Second, it is also hoped that the findings from this review inform future study in this area. For example, future hypothesis-free, genome-wide genetic studies will be of great import in fostering a deeper understanding of PTSD’s etiology. Additionally, studies will be aided by incorporating more precise measures of environmental factors. For example, more explicit information on: 1) the specific nature of the index trauma; 2) when the index trauma occurred in the context of development; 3) the number of lifetime traumas, and 4) the chronicity versus acuity of PTSD in the sample would represent an important contribution in our understanding of environmental stress and, subsequently, how it interfaces with genotype. Moreover, advances in our understanding of the relationship between genetics and environment will be enhanced by future studies that explore—not only the GxE relationship—but also the more complex GxGxE and GxExE relationships.

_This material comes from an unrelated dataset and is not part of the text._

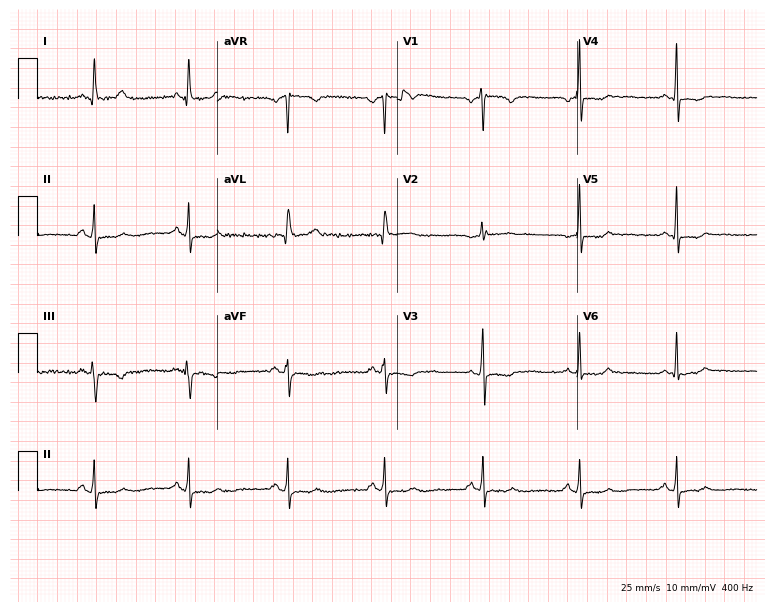
Standard 12-lead ECG recorded from a woman, 59 years old. None of these six findings is recorded: first-degree AV block, right bundle branch block, left bundle branch block, sinus bradycardia, atrial fibrillation, sinus tachycardia. Other findings, if any, are not listed.
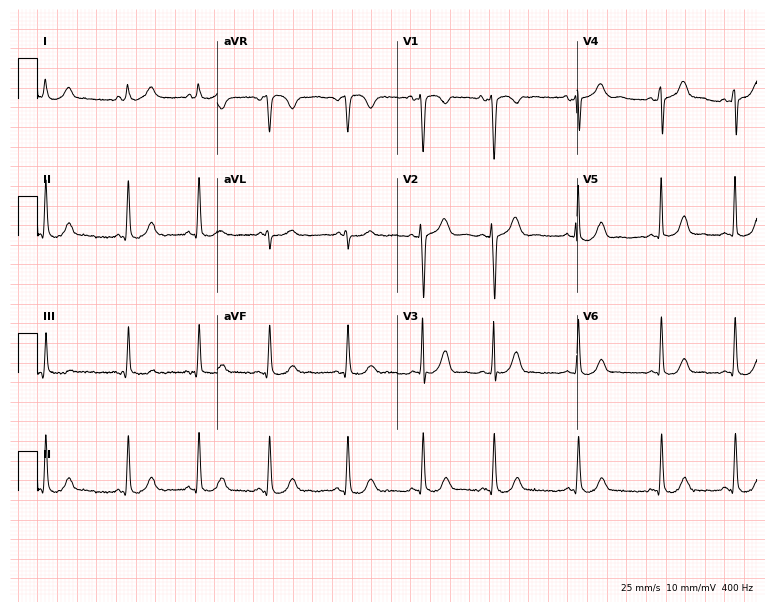
Standard 12-lead ECG recorded from a 19-year-old female (7.3-second recording at 400 Hz). Read as a normal ECG.

Exploration of interactions beyond the GxE relationship will almost certainly elucidate more about PTSD’s intricate and multifactorial etiology. Likewise, efforts to elucidate the causality in these interactions as well as the molecular mechanisms behind them will do much to further our understanding of the psychopathology. Finally, functional studies that examine the downstream consequences of the GxE interaction on biological pathways will also aid in our understanding of the etiology. Although the clinical applications of GxE research are presently remote, gaining a deeper understanding of how genetic and environmental risk factors contribute to the disorder will allow for more effective predictions, evaluations and, ultimately, treatment of PTSD.